(ASSIGNMENT):
Transcribe the stretch of entries below from the line with "sample: Cerebral cortex" through the line with "sample: Cilia; centrioles", exactly and with both ends included; leave out all other lines.

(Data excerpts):
------------------------------------------------

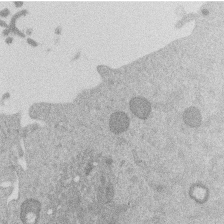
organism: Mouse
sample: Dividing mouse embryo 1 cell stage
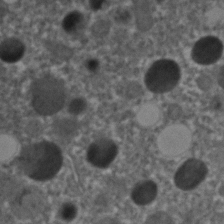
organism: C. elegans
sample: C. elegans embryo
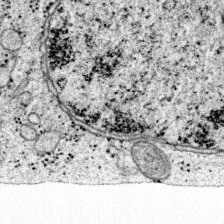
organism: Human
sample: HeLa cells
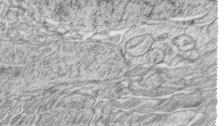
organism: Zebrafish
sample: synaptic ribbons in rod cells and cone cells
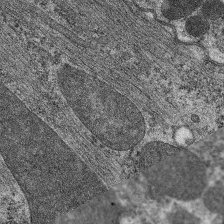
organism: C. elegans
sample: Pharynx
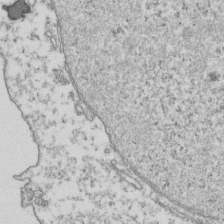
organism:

------------------------------------------------

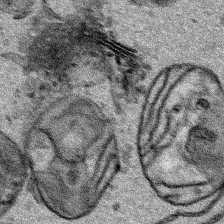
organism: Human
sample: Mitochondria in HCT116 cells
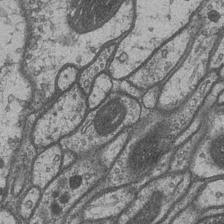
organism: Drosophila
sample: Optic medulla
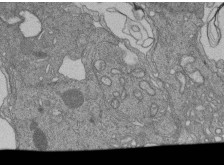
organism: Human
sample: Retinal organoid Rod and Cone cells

------------------------------------------------

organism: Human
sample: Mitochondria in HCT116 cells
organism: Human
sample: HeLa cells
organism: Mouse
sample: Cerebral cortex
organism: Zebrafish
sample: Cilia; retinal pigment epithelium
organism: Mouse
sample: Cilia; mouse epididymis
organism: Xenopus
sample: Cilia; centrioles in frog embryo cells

------------------------------------------------

(RESPONSE FOR THIS EXERCISE):
sample: Cerebral cortex
organism: Zebrafish
sample: Cilia; retinal pigment epithelium
organism: Mouse
sample: Cilia; mouse epididymis
organism: Xenopus
sample: Cilia; centrioles in frog embryo cells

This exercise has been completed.